Dear Fred, Love Ginny
Een brief van Ginny aan haar grote broer.
I'm doing okay... Actually that's a lie. After a year I'm still in denial. I still think you're going to leap out from behind me, like you did when i was younger. Or come hurtling out of your room with George, doubling over from laughter. But George doesn't laugh anymore. The sides of his mouth twitch up when mum scolds Ron, but his eyes stay empty, without any light in it. He doesn't sleep in your room anymore. When I come downstairs he's always there. Lying on the couch with tears rolling down his cheeks. I've never seen George cry before, until the day you...died... He's not my George anymore. He is just a body without any spirit or will to do anything anymore.
The house is a mess. Gnomes keep filling up the garden, mum keeps burning food. We played Quidditch the other day to distract ourselves, and I cut myself on that nail in the broom shed. Remember when I tried to use your broom, when I was 10? And cut myself on the same nail, it hurt so much I thought I'd die, and I couldn't tell mum because I wasn't allowed in there. You and George found me, and you tore off your robes, even though the were your best pair, then wrapped it around the cut. Then you did the best thing of all, you made me laugh! and let me wipe my snotty nose on your sleeve. See, this is why I need you so much! To let me wipe my snotty nose on your sleeve and to make me laugh again. To make Ron shut up about Harry and I, to stop mum's sobbing leak through the walls every night, to get dad talk about muggle stuff again. I need you to stop making Percy tear his hair out in anguish, to get Charlie back to Romania and his dragons instead of pacing around the garden. And please stop letting Bill get haircuts from mum. And yes, let Fleur go back to her infuriating self. Congratulations big brother, you let the lustrous veela flower wilt.

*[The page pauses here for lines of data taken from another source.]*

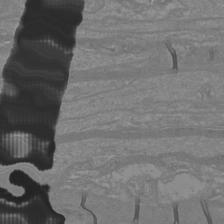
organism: Mouse
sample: Cortical neurons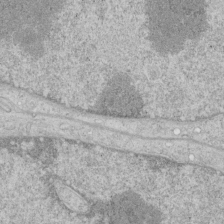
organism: Human
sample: Mitochondria in HCT116 cells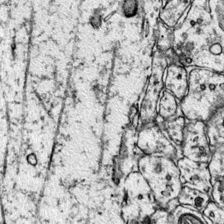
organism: Mouse
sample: Primary visual cortex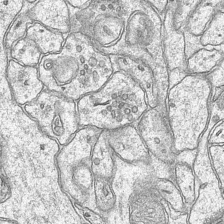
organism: Mouse
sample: CA1 Hippocampus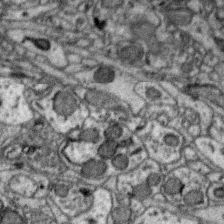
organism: Zebra finch
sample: Brain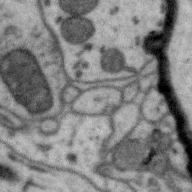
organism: Zebra finch
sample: Brain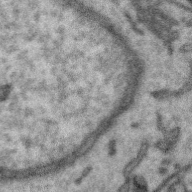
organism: Zebra finch
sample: Brain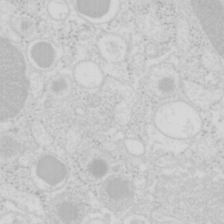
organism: Mouse
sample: Pancreas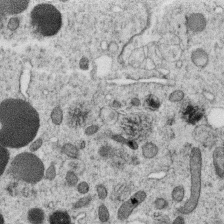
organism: C. elegans
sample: C. elegans oocyte; sperm cells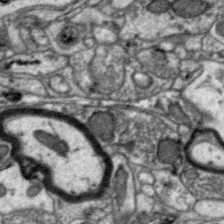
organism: Zebra finch
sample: Brain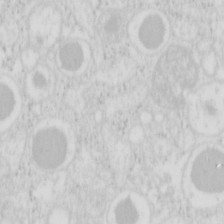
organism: Mouse
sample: Pancreas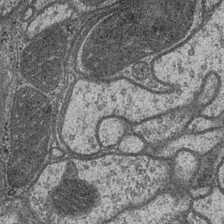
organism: Drosophila
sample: Optic medulla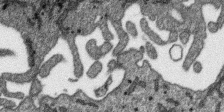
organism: Human
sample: Lung epithelial cells infected with SARS-CoV-2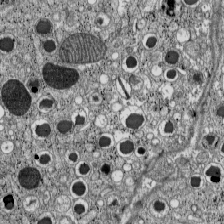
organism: C57BL Mouse
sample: Pancreatic islet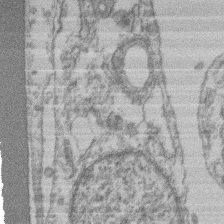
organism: Mouse
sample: T cell stromal cell synapse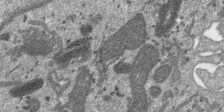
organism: Human
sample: Lung epithelial cells infected with SARS-CoV-2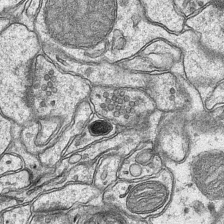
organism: Mouse
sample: CA1 Hippocampus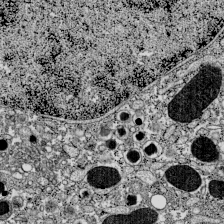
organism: C57BL Mouse
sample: Pancreatic islet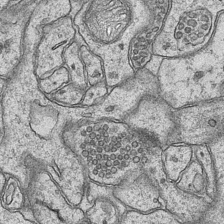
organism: Mouse
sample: CA1 Hippocampus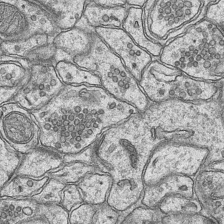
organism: Mouse
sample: CA1 Hippocampus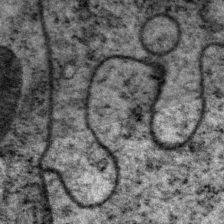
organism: P. pacificus
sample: Pharynx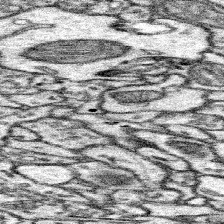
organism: Mouse
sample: Somatosensory cortex neuropil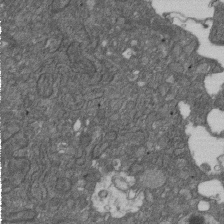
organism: Drosophila
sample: Nephrocyte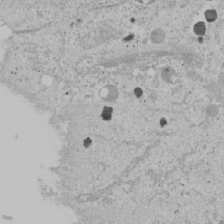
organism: Human
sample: Mitochondria in U2OS cells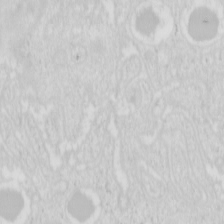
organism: Mouse
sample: Pancreas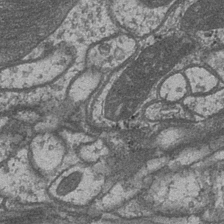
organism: Drosophila
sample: Optic medulla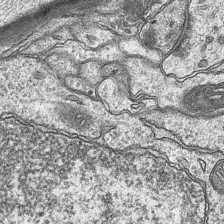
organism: Mouse
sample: CA1 Hippocampus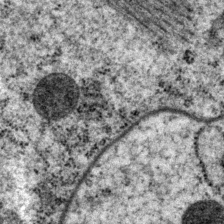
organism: P. pacificus
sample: Pharynx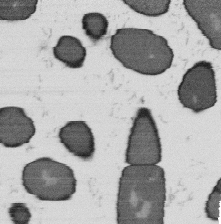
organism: B. subtilis
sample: Bacterial spore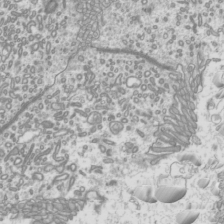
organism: Mouse
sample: Cilia; mouse epididymis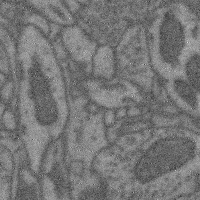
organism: Mouse
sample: Cerebral cortex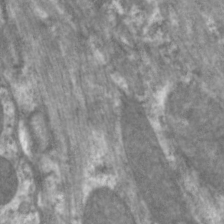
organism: C. elegans
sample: Pharynx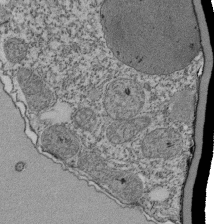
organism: Tetrahymena
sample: Cilia in tetrahymena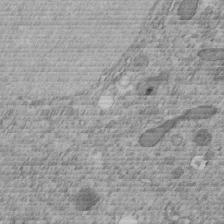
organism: C. elegans
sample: C. elegans embryo early stage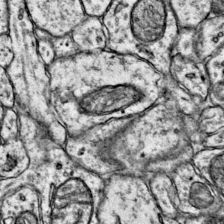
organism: Mouse
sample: Primary visual cortex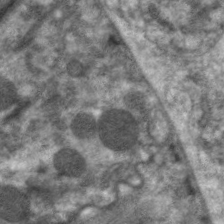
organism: C. elegans
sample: Pharynx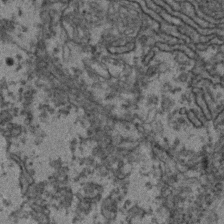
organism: Zebrafish
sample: Zebrafish embryo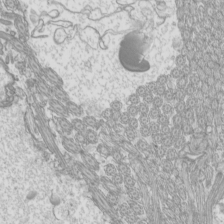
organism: Mouse
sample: Cilia; mouse epididymis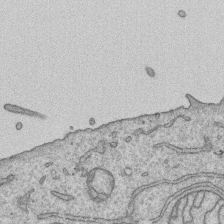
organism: Human
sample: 1205lu cells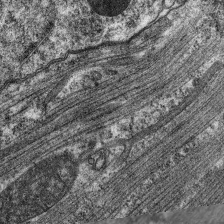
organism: C. elegans
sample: Pharynx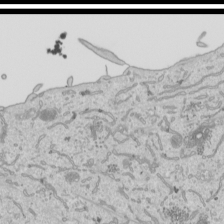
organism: Human
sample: Mitochondria in HCT116 cells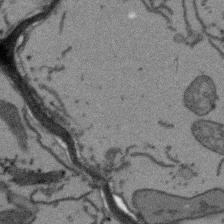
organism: Arabidopsis thaliana
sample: Root tip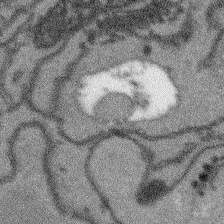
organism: Arabidopsis thaliana
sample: Root tip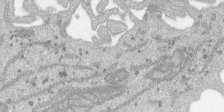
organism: Human
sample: Lung epithelial cells infected with SARS-CoV-2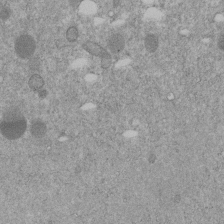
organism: C. elegans
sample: C. elegans embryo early stage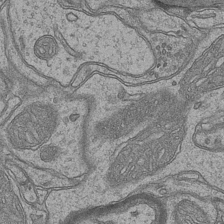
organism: Mouse
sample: CA1 Hippocampus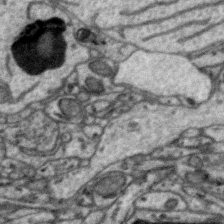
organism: Zebra finch
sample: Brain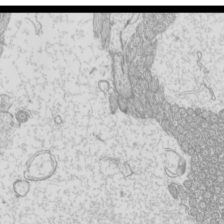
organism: Mouse
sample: Cilia; mouse epididymis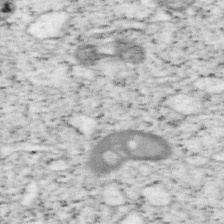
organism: Mouse
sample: OT-I killer T cells with ID8 ovarian cancer cells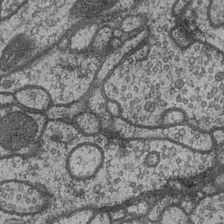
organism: Drosophila
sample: Optic medulla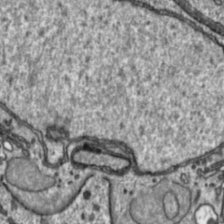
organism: Toxoplasma gondii
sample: Parasites in a vacuole inside a host cell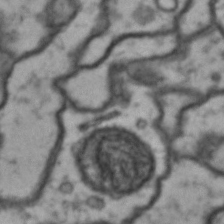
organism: Drosophila
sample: Brain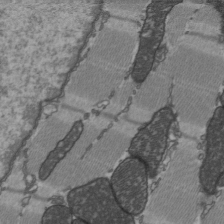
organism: C57BL Mouse
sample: Heart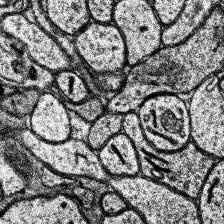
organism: Human
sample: Temporal Lobe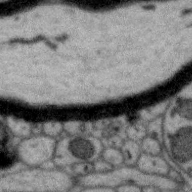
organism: Zebra finch
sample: Brain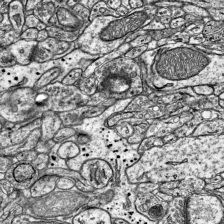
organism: Mouse
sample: Visual Cortex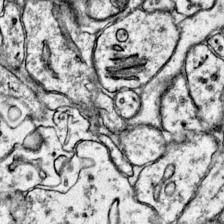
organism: Mouse
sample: Primary visual cortex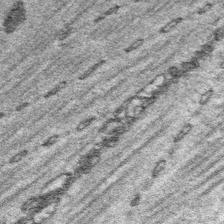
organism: Platynereis dumerilii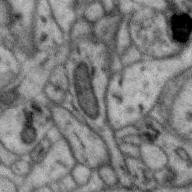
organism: Zebra finch
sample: Brain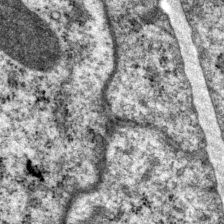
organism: P. pacificus
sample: Pharynx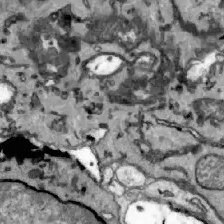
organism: Zebrafish
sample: Actinotrichia fibers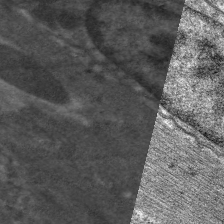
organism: C. elegans
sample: Pharynx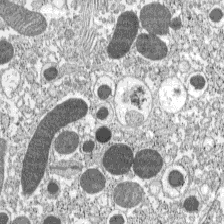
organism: C57BL Mouse
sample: Pancreatic islet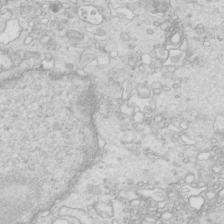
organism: Mouse
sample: Multiciliated cells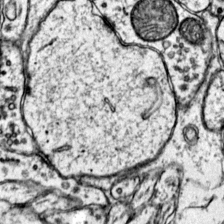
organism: Mouse
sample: Primary visual cortex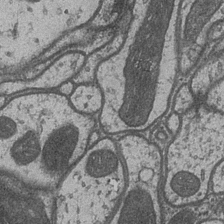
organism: Drosophila
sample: Optic medulla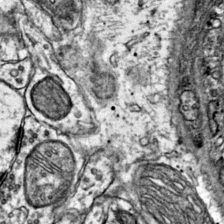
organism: Mouse
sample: Primary visual cortex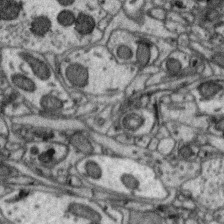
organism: Zebra finch
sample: Brain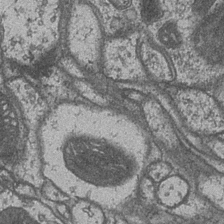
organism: Drosophila
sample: Optic medulla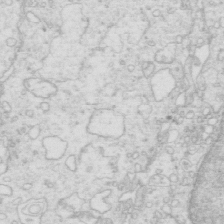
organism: Mouse
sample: Multiciliated cells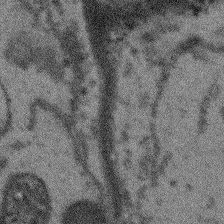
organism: Arabidopsis thaliana
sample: Root tip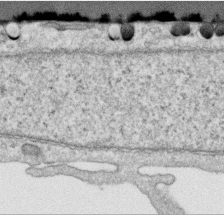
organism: Human
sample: Centriole in RPE cells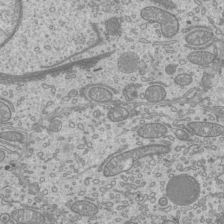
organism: Mouse
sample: Cilia; mouse epididymis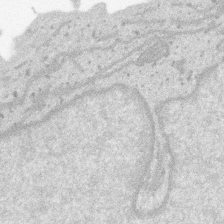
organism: Human
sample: Lung epithelial cells infected with SARS-CoV-2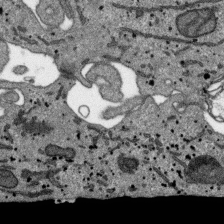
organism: Human
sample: Lung epithelial cells, uninfected (mock) control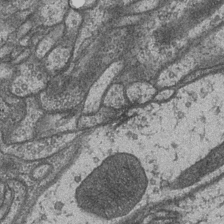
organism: Drosophila
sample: Optic medulla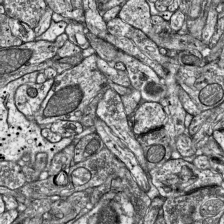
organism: Mouse
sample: Visual Cortex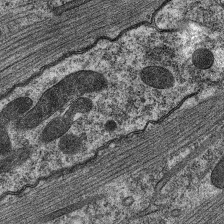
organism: C. elegans
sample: Pharynx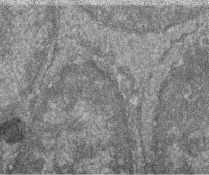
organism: Zebrafish
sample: Cilia; retinal pigment epithelium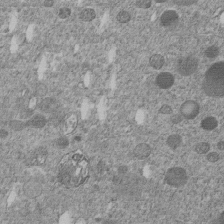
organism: C. elegans
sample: C. elegans embryo early stage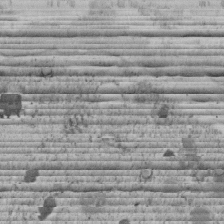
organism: C. elegans
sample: C. elegans embryo early stage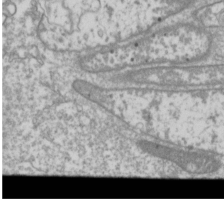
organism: Drosophila
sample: Cell division; meiosis; drosophila spermatocytes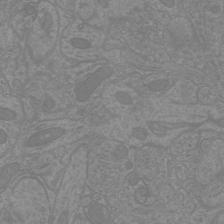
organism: Mouse
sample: Cortical neurons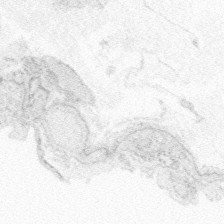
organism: Zebrafish
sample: Whole-Brain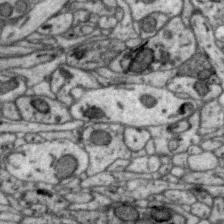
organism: Zebra finch
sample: Brain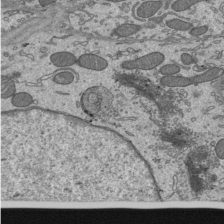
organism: Mouse
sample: Mouse epididymis efferent ductule cilia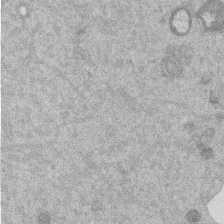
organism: Mouse
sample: Dividing mouse embryo 1 cell stage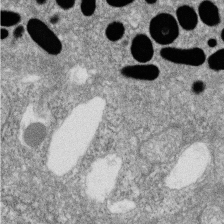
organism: Zebrafish
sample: Cilia; retinal pigment epithelium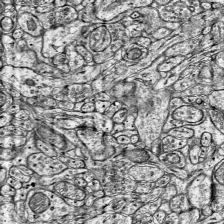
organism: Mouse
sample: Visual Cortex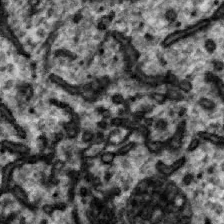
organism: Human
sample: HeLa cells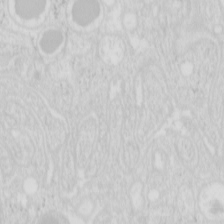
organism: Mouse
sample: Pancreas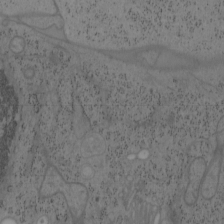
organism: Mouse
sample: OT-I killer T cells with ID8 ovarian cancer cells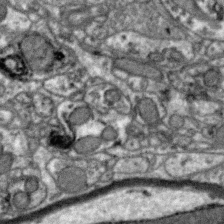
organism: Zebra finch
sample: Brain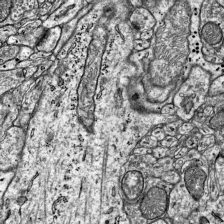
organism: Mouse
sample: Visual Cortex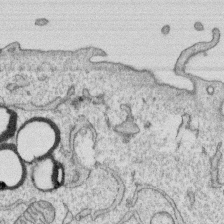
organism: Human
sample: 1205lu cells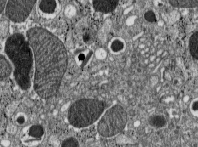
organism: C57BL Mouse
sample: Pancreatic islet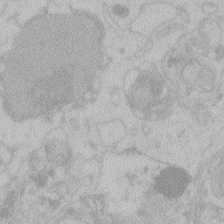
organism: Zebrafish
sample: Macrophage infected with Toxoplasma gondii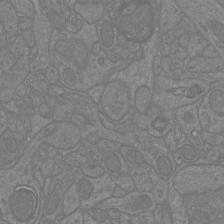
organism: Mouse
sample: Cortical neurons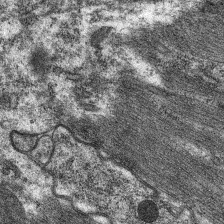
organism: C. elegans
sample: Pharynx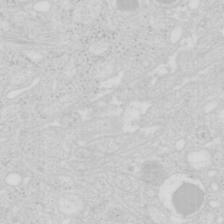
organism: Mouse
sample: Pancreas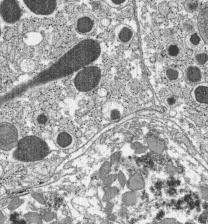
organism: C57BL Mouse
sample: Pancreatic islet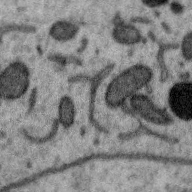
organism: Zebra finch
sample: Brain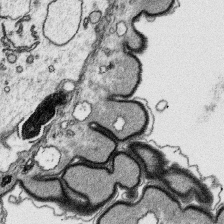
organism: Platynereis dumerilii
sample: Parapodia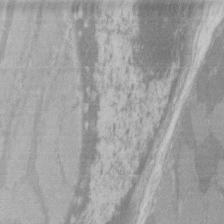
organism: C57BL Mouse
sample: Tibialis anterior muscle cell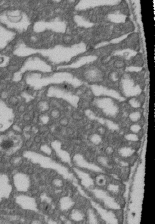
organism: Drosophila
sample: Nephrocyte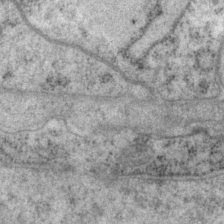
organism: P. pacificus
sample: Pharynx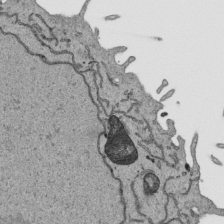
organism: Human
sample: Mitochondria in HCT116 cells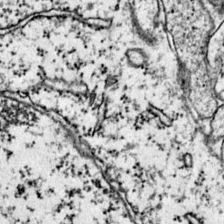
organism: Mouse
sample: Primary visual cortex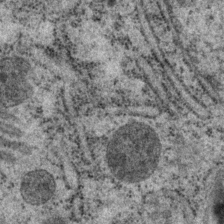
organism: P. pacificus
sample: Pharynx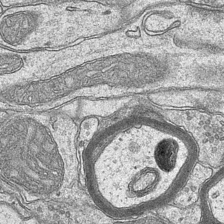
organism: Mouse
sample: CA1 Hippocampus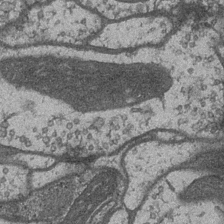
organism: Drosophila
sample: Optic medulla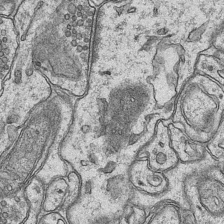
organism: Mouse
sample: CA1 Hippocampus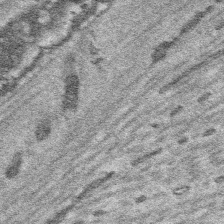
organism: Platynereis dumerilii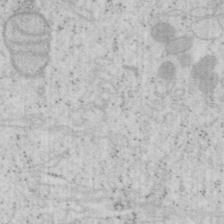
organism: Human
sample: HeLa cells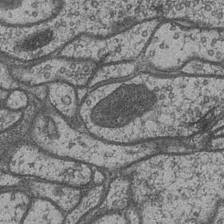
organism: Drosophila
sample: Optic medulla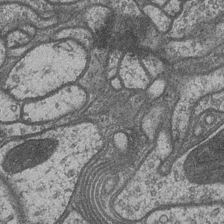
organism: Drosophila
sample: Optic medulla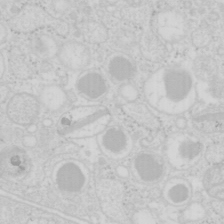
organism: Mouse
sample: Pancreas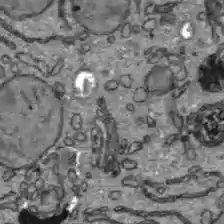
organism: C57BL Mouse
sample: Liver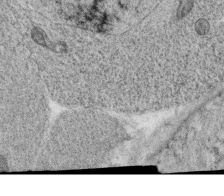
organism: C. elegans
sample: C. elegans oocyte; sperm cells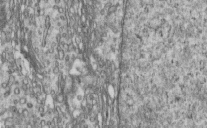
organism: Human
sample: Centriole in RPE cells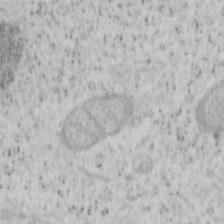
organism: Human
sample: HeLa cells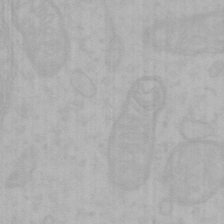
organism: Mouse
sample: Choroid plexus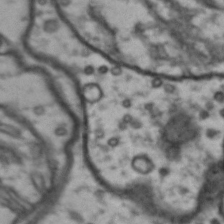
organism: Drosophila
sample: Brain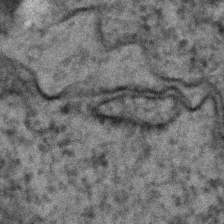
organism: C. elegans
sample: C. elegans embryo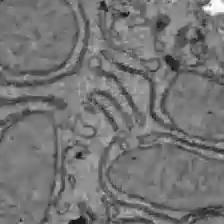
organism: C57BL Mouse
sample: Liver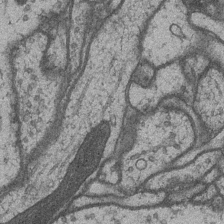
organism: Drosophila
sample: Optic medulla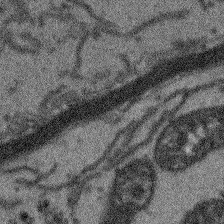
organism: Arabidopsis thaliana
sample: Root tip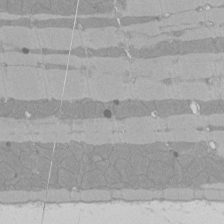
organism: Rat
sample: Left ventricle

But most of all, I want you to tell me that you're okay. Send me a flamming toilet seat or something like that. Or just come back. Make our family whole again, Freddy. I need my big brother. And not just Bill, or Charlie, Percy, George, or Ron. It's you I need right now.
Most nights I go to your room and lay in your bed, like I used to when I was younger, and your smell makes me feel you are here again.
Oh great, now I'm crying. I'm going to stop writing now because my paper is splashed with tears.